Directions: Look through the listing below and report the lines that have the word "image" in them.

--- Data shown ---

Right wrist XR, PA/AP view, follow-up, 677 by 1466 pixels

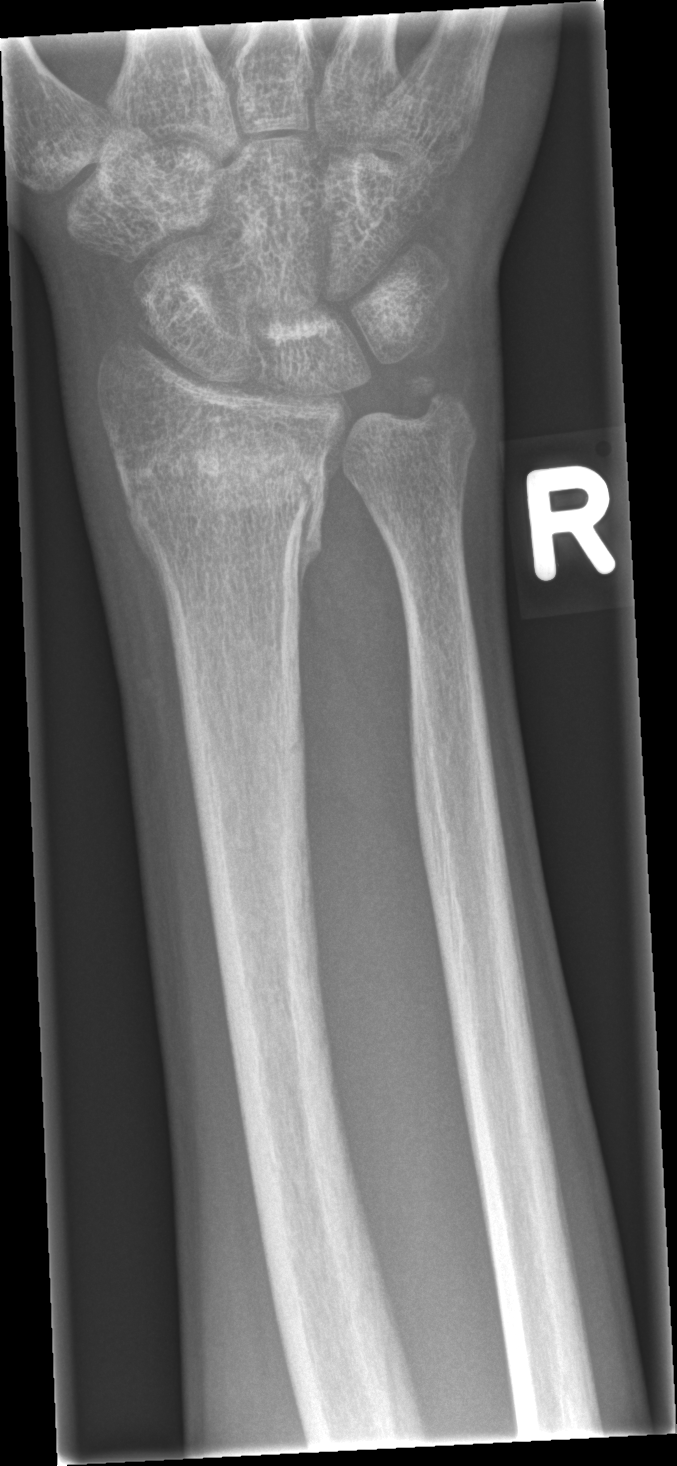 • Two bone fractures at bbox(115, 416, 327, 579), bbox(400, 363, 476, 429).
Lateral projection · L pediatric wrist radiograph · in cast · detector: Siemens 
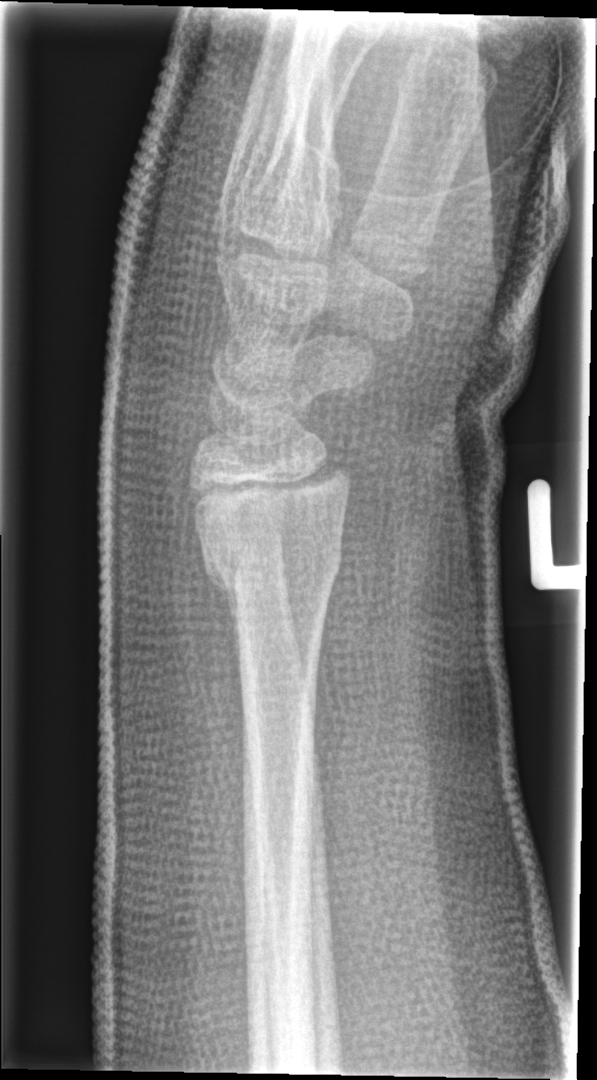
(pixel coordinates, top-left origin, xyxy)
Q: Is there a fracture?
A: Fracture — 196,506,346,613
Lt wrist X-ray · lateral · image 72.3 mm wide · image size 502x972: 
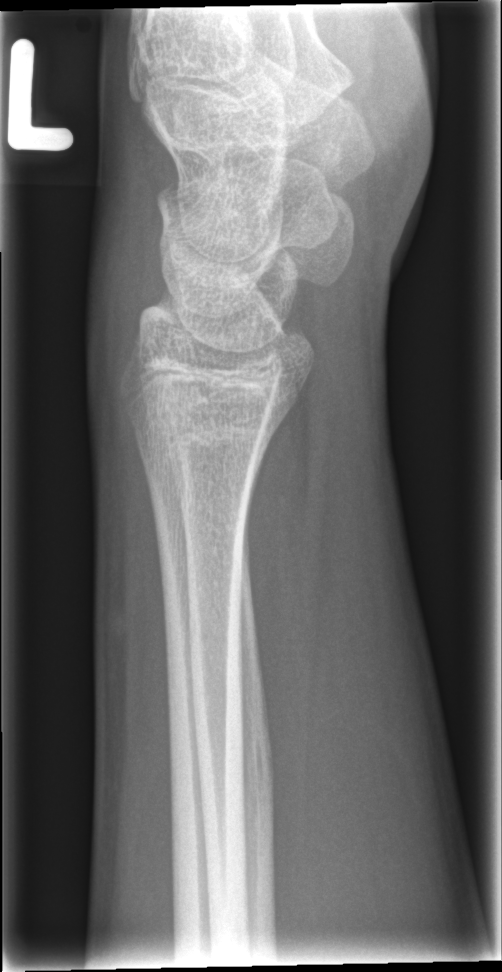

fracture: none labeled
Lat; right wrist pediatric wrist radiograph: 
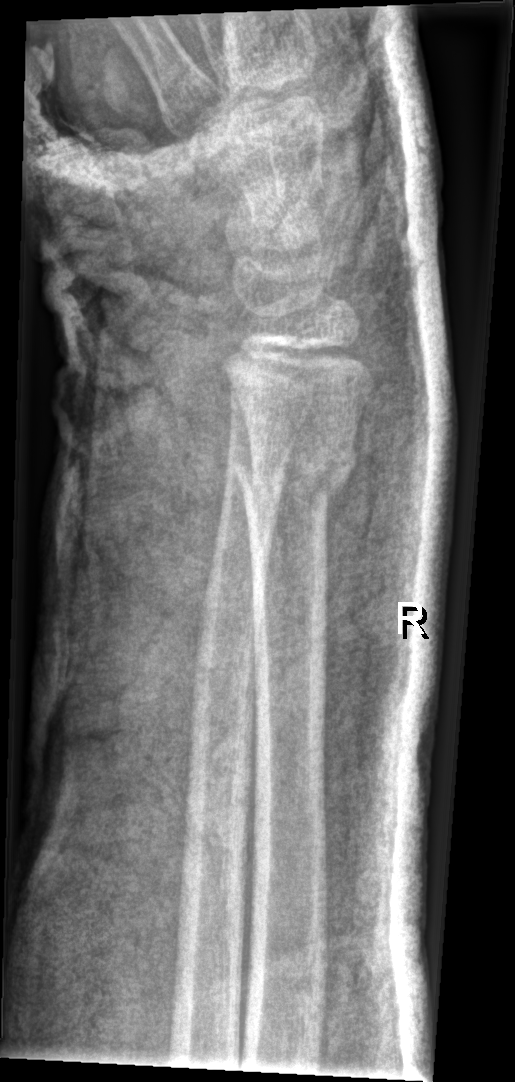 fracture = 228 442 362 520
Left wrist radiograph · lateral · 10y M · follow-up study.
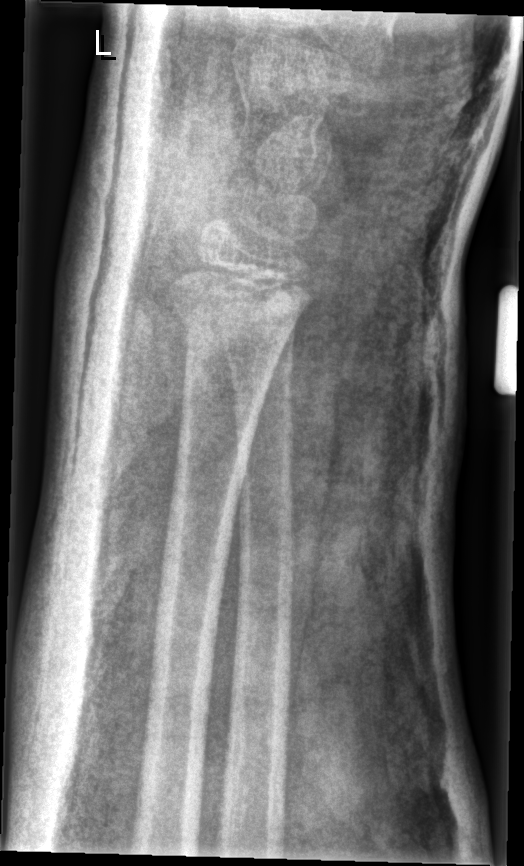 Fx identified at 163 260 306 357.
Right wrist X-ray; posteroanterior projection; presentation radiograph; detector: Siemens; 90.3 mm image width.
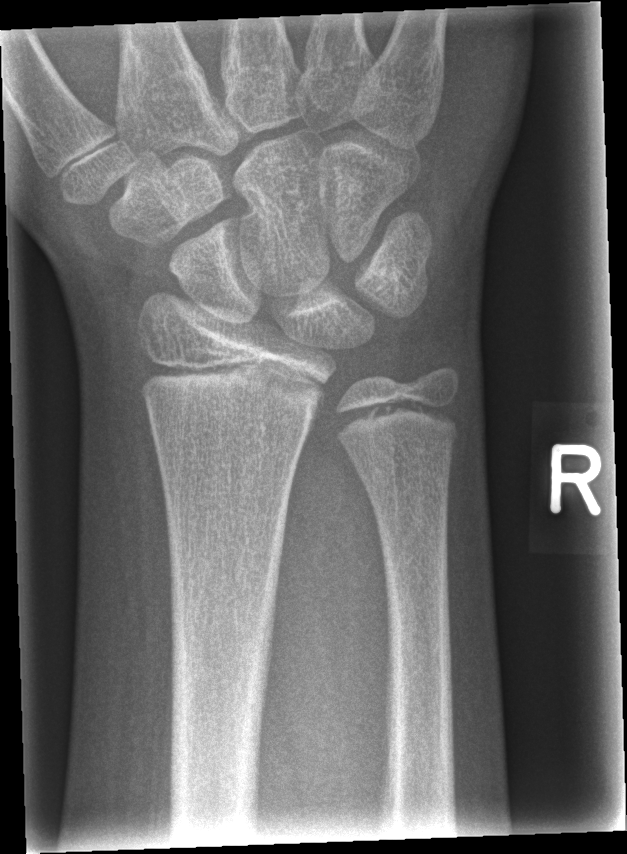

Fx = present but not clearly seen in this view
AO classification = 23r-M/2.1
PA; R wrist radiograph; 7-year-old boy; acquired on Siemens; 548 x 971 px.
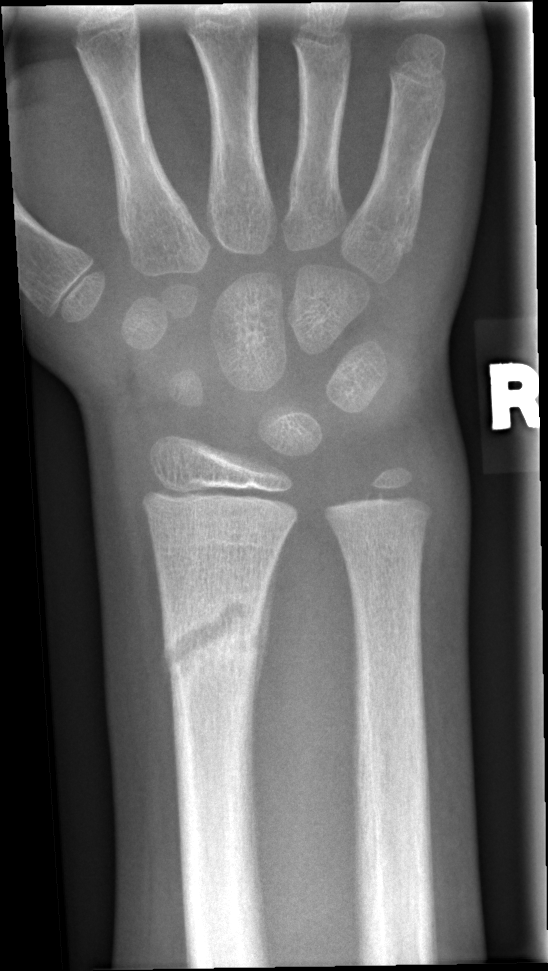
# bounding boxes in image-pixel xyxy
periostealreaction: 1 @ <252,564>-<272,740>
osteopenia: present
fracture: <160,588>-<270,685>
ao: 23r-M/3.1
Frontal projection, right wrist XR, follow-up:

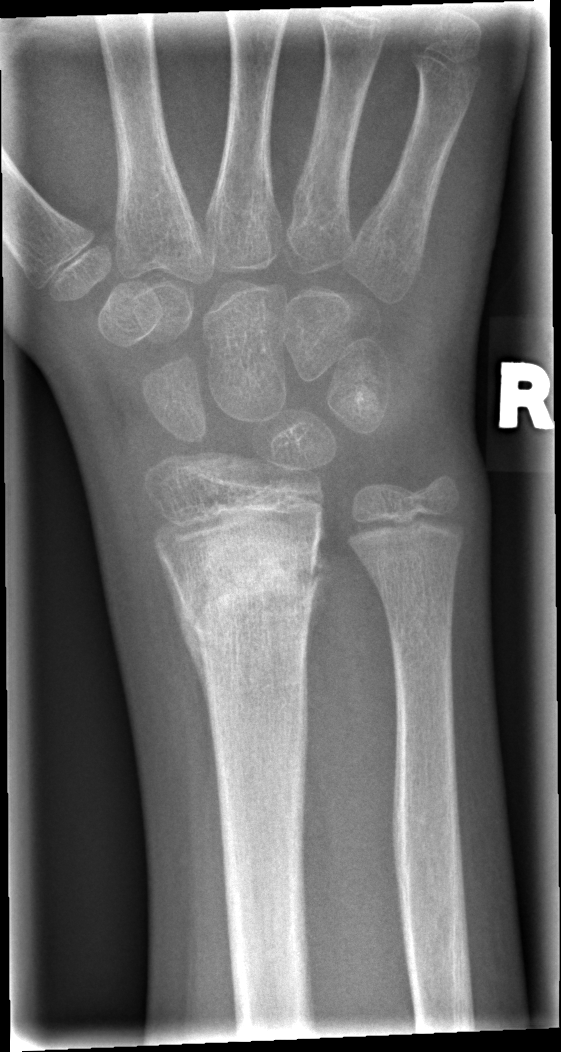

---

Final answer:
Lt wrist X-ray · lateral · image 72.3 mm wide · image size 502x972: 
Right wrist X-ray; posteroanterior projection; presentation radiograph; detector: Siemens; 90.3 mm image width.
# bounding boxes in image-pixel xyxy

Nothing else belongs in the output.